"I promised not to mention whose device it was; therefore, Marion, as I am exceedingly particular about keeping my word, if any one guesses where I got this, remember to recollect that I did not tell. But, Dixon, what is the meaning of this? the geranium is broken and these flowers are so withered, they have not surely been in water."
When Marion looked accidentally at Dixon, she was startled to perceive that a mortal paleness had overspread her features, which bore a strange bewildered expression, while her hand, in which she held the flowers, trembled visibly, but she said nothing, and Agnes, in the triumphant gaiety of her spirits, rattled heedlessly on.
"One of the rooms at Beaujolie Castle, which Captain De Crespigny already calls 'my boudoir,' opens into a conservatory filled with rare exotics, but he says I shall be the brightest flower of the whole, though never born to blush unseen, if he can help it! How very droll he is, paying compliments often that would make one feel beautiful for a year. He said this morning, when Patrick complained of the room being hot, that he wished I would fan it with my eyelashes, and asked for one of them to wear as a feather in his Highland bonnet! Yesterday, when I showed Captain De Crespigny this new pearl hoop, he said I spoiled the symmetry of my hand with rings, as there was not a jewel in the world fit for me to wear, and only one ring that ought ever to be placed here! You should have seen his sentimental look on the occasion, which might have done for twenty proposals!"
"One would have been enough," said Marion, smiling.
"What he said was quite sufficiently explicit, and I only wish he would appear a little more diffident, as his look was most provoking self-satisfied, when he added, 'how fortunate will be the happy man who places a ring on that finger!' When speaking of the Admiral, too, he always now calls him 'uncle Arthur!' and yesterday, at taking leave, he said in his half jocular, half serious tone, 'I shall live upon the Bridge of Sighs till we meet again!'"
"Then, pray, let him stay here till he is a little less confident," replied Marion, laughing. "You should teach diffidence in three lessons, Agnes; he has no right to seem sure of success till he has obtained your consent point blank. You have many admirers to choose among."

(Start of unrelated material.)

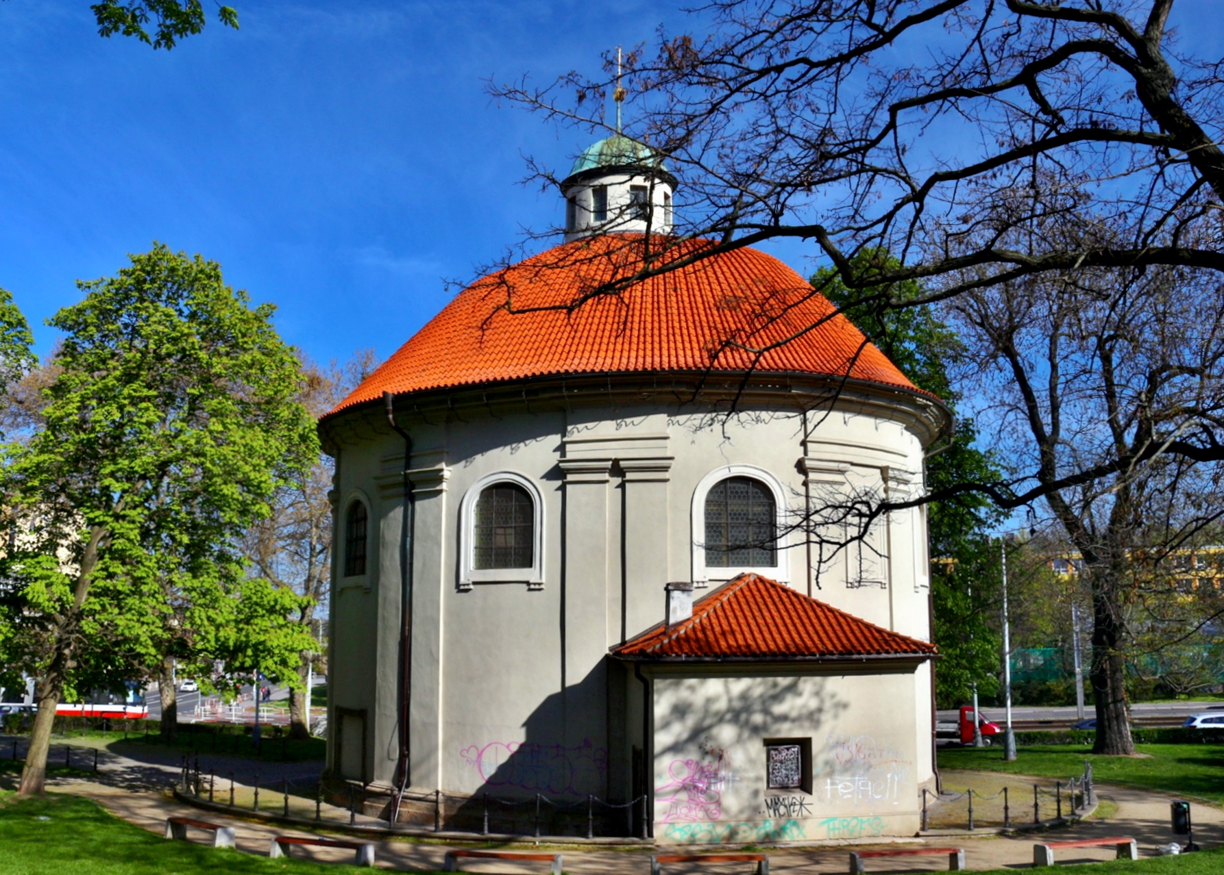 Kostel svatého Rocha, Šebestiána a Rozálie, v Praze 3-Žižkově

"Squadrons of admirers, but not so many lovers as you think, Marion! The race of marrying men is becoming extinct in the world, so I must not be severely discouraging to poor diffident Captain De Crespigny, who has been setting his mustachios at me so long. Your notions about keeping people in suspense are quite of the old school, when ladies used all to be upon stilts, but 'nous avons change tout cela.'"
"I am sorry for it. We should all have been born when Sir Arthur was, and I wish everybody were like him."
"Spectacles, grey hair, and all! Thank you, Marion, but I am not particular, and feel quite satisfied to be a contemporary of Captain De Crespigny. If you could but have heard him this morning when he sang the 'Pirate's Serenade,'" said Agnes, warbling the words to herself,
"This night, or never, my bride thou shalt be."